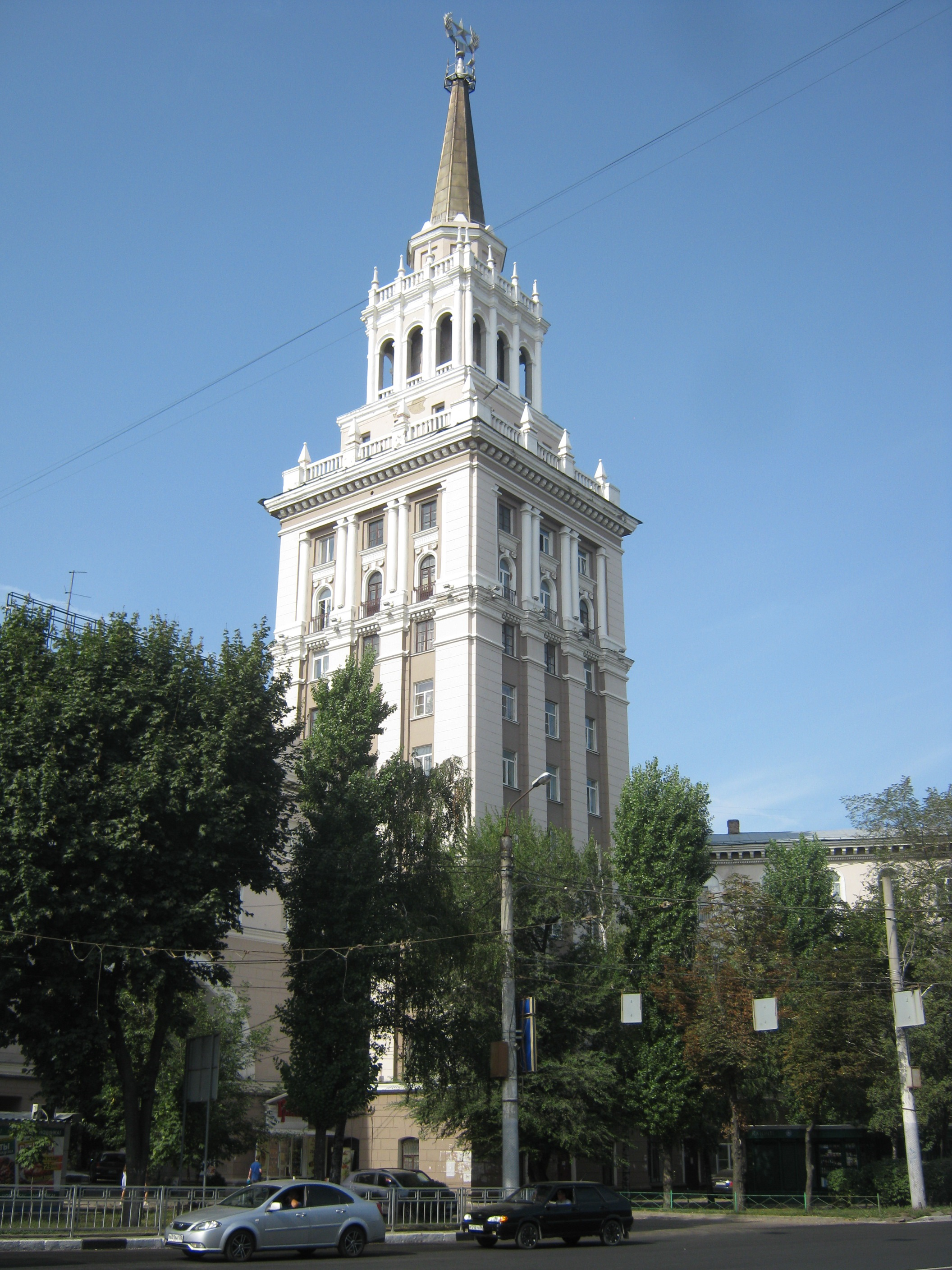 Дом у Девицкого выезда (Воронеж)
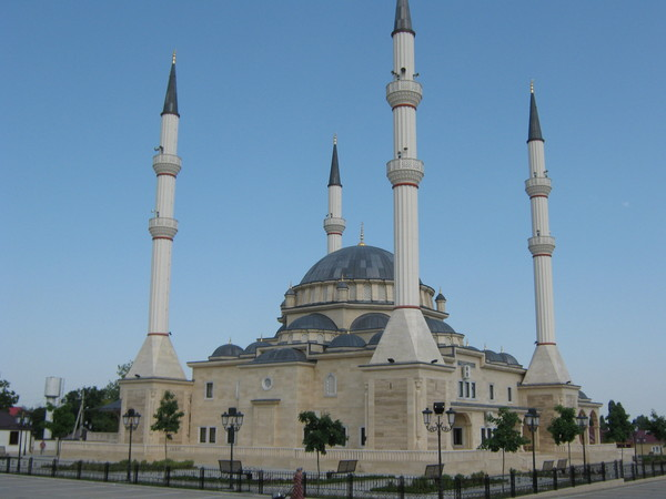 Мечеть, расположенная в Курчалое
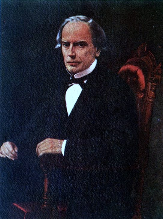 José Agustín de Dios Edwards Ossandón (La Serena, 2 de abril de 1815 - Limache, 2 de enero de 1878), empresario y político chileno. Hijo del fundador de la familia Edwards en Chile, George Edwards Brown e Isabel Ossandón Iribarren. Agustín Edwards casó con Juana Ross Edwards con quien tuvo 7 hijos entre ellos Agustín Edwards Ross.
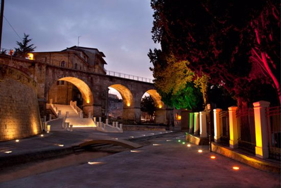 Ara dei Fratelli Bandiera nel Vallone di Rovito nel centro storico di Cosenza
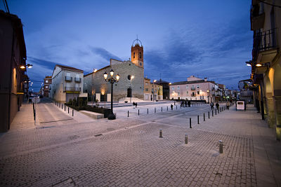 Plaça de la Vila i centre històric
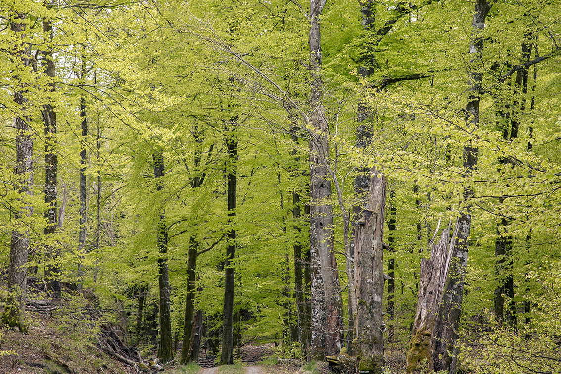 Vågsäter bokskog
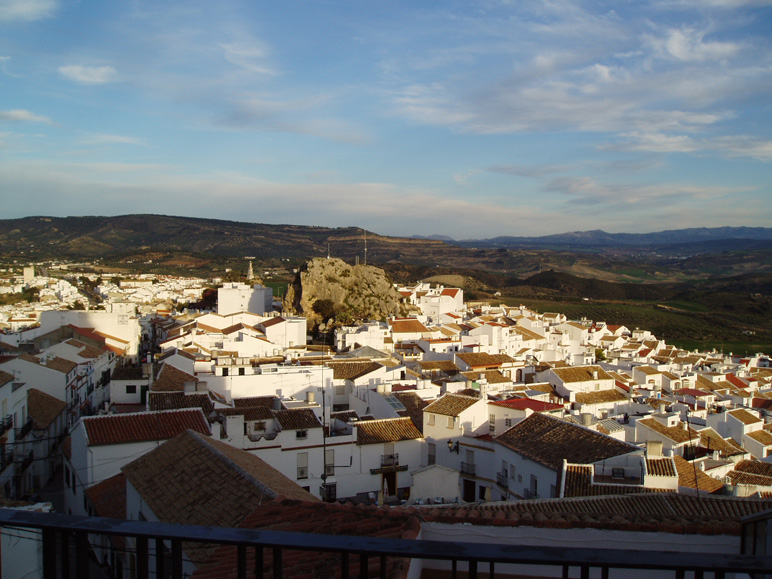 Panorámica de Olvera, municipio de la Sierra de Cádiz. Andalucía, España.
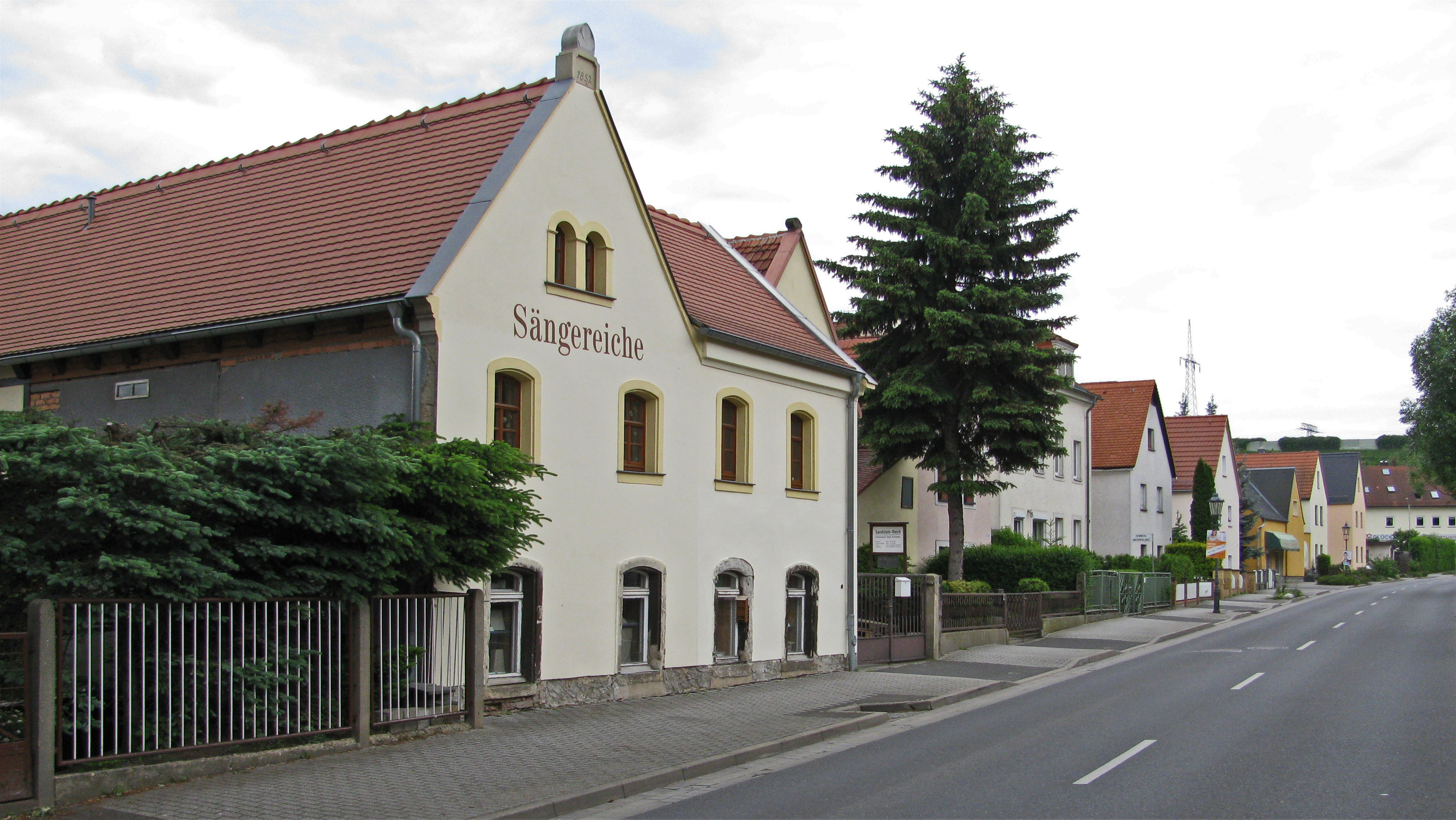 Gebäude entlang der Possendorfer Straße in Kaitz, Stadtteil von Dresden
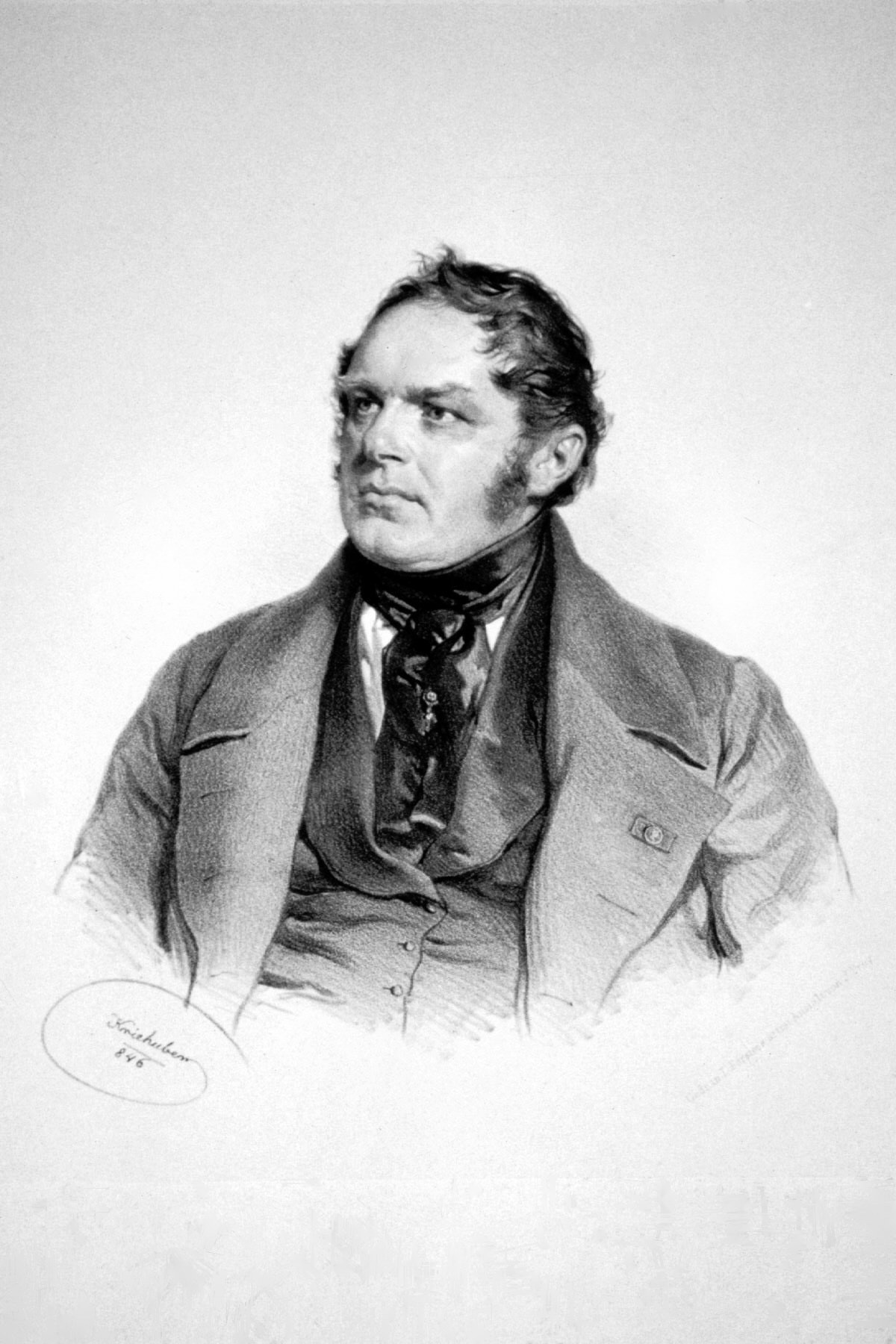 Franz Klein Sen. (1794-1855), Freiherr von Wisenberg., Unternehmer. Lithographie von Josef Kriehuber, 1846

> [The task]: Print all of the records shown above exactly, leaving out each picture.

> [Solved problem]:
 Дом у Девицкого выезда (Воронеж)
 Мечеть, расположенная в Курчалое
 José Agustín de Dios Edwards Ossandón (La Serena, 2 de abril de 1815 - Limache, 2 de enero de 1878), empresario y político chileno. Hijo del fundador de la familia Edwards en Chile, George Edwards Brown e Isabel Ossandón Iribarren. Agustín Edwards casó con Juana Ross Edwards con quien tuvo 7 hijos entre ellos Agustín Edwards Ross.
 Ara dei Fratelli Bandiera nel Vallone di Rovito nel centro storico di Cosenza
 Plaça de la Vila i centre històric
 Vågsäter bokskog
 Panorámica de Olvera, municipio de la Sierra de Cádiz. Andalucía, España.
 Gebäude entlang der Possendorfer Straße in Kaitz, Stadtteil von Dresden
 Franz Klein Sen. (1794-1855), Freiherr von Wisenberg., Unternehmer. Lithographie von Josef Kriehuber, 1846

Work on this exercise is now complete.